Da Oberkiefervollprothesen den Gaumen bedecken, kann sich bei dieser Art von Zahnersatz die Geschmacksempfindung sowie die Sprache verändern. Im Gegensatz dazu lassen Teilprothesen den vorderen, für den Anschlag der Zunge beim Sprechen und die Geschmackswahrnehmung wichtigen Gaumenteil frei.

Sitzen im Kiefer keine Zähne mehr fest, kann sich dessen Knochensubstanz zurückbilden, was vor allem im Unterkiefer den Sitz einer Prothese beeinträchtigen kann. Auch die Zunge kann eine Prothese aus ihrer Position drängen.

Die richtige Pflege entscheidet

Eine mangelhafte Mundhygiene kann nicht nur das Gebiss und den Zahnhalteapparat, sondern auch Zahnprothesen nachdrücklich schädigen. Wird der Zahnersatz nicht regelmäßig gereinigt, kann das Zahnfleischentzündungen oder eine Parodontose bis hin zum Rückgang des Kieferknochens nach sich ziehen. Um diese Gefahr abzuwenden, sollte neben dem hoffentlich ohnehin üblichen Putzen noch vorhandener eigener Zähne die Zahnprothese zweimal täglich aus dem Mund genommen und mit Prothesenbürste und –pasta geputzt werden.
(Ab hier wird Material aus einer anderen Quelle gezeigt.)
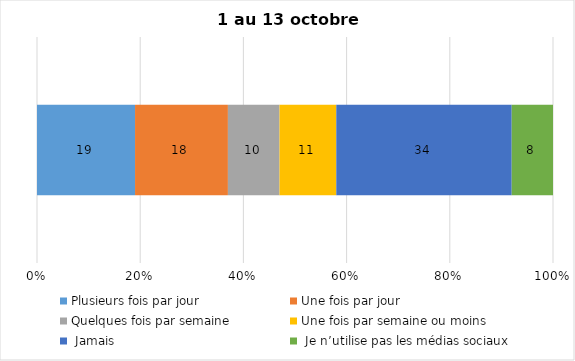
| Category | Plusieurs fois par jour | Une fois par jour | Quelques fois par semaine   | Une fois par semaine ou moins   |  Jamais   |  Je n’utilise pas les médias sociaux |
|---|---|---|---|---|---|---|
| 0 | 19 | 18 | 10 | 11 | 34 | 8 |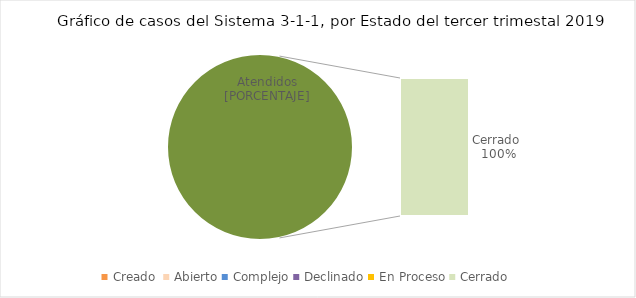
| Category | Series 0 |
|---|---|
| Creado  | 0 |
| Abierto | 0 |
| Complejo | 0 |
| Declinado | 0 |
| En Proceso | 0 |
| Cerrado  | 2 |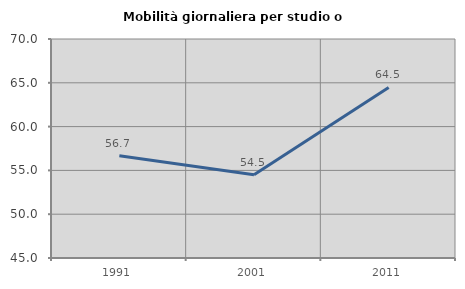
| Category | Mobilità giornaliera per studio o lavoro |
|---|---|
| 1991.0 | 56.671 |
| 2001.0 | 54.494 |
| 2011.0 | 64.472 |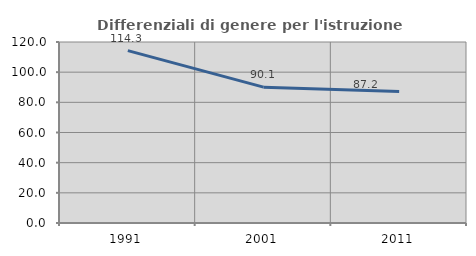
| Category | Differenziali di genere per l'istruzione superiore |
|---|---|
| 1991.0 | 114.268 |
| 2001.0 | 90.058 |
| 2011.0 | 87.223 |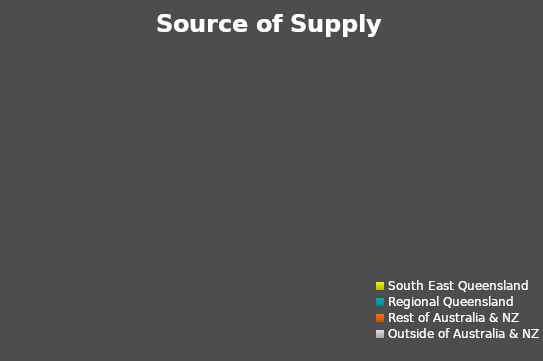
| Category | Series 0 | Series 1 |
|---|---|---|
| South East Queensland | 0 |  |
| Regional Queensland | 0 |  |
| Rest of Australia & NZ | 0 |  |
| Outside of Australia & NZ | 0 |  |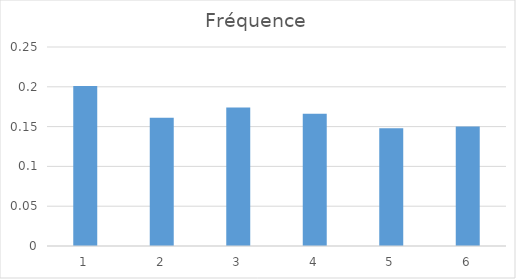
| Category | Fréquence |
|---|---|
| 1.0 | 0.201 |
| 2.0 | 0.161 |
| 3.0 | 0.174 |
| 4.0 | 0.166 |
| 5.0 | 0.148 |
| 6.0 | 0.15 |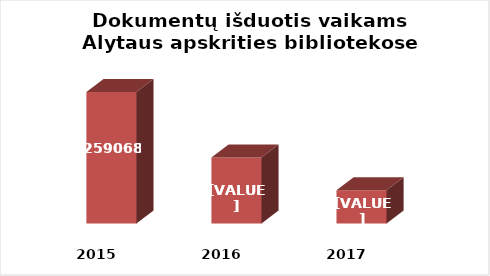
| Category | Series 0 |
|---|---|
| 2015.0 | 259068 |
| 2016.0 | 247062 |
| 2017.0 | 241078 |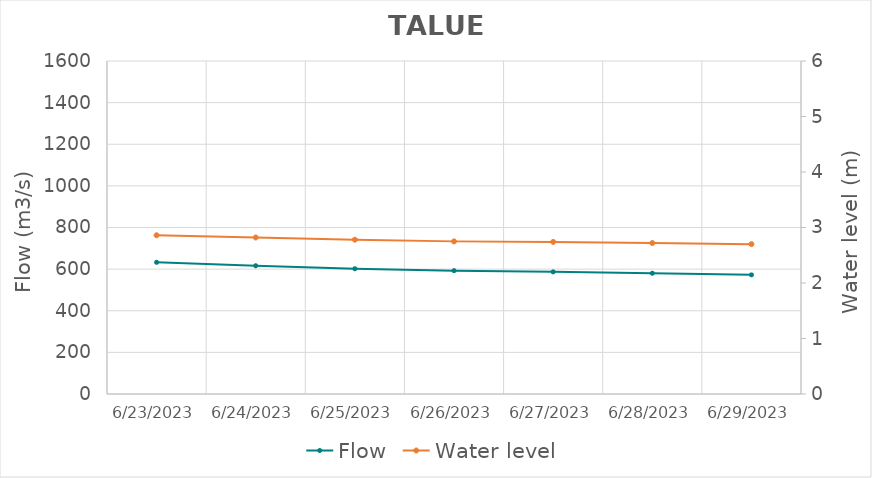
| Category | Flow |
|---|---|
| 4/26/22 | 1550.77 |
| 4/25/22 | 1513.85 |
| 4/24/22 | 1449.65 |
| 4/23/22 | 1390 |
| 4/22/22 | 1337.8 |
| 4/21/22 | 1255.85 |
| 4/20/22 | 1234.26 |

Außerdem wöchentlich nach der Entfernung von Speiseresten mit einer weichen Bürste mit speziellen Reinigungstabs oder –pulver gesäubert, um durch Herabsetzung der Oberflächenspannung des Wassers mittels Tenside unattraktive Beläge auf der Prothese zu hintanzuhalten und durch aktiven Sauerstoff von der Mundhöhle auf die Prothese gelangte Keime abzutöten. Eine Besiedelung mit Candida-Pilzen lässt sich damit jedoch nicht verhindern. Um eine solche Pilzinfektion in der Mundhöhle zu bekämpfen, ist sowohl eine Mundspülung mit als auch ein Einlegen der Prothese in eine Chlorhexidin-Lösung erforderlich.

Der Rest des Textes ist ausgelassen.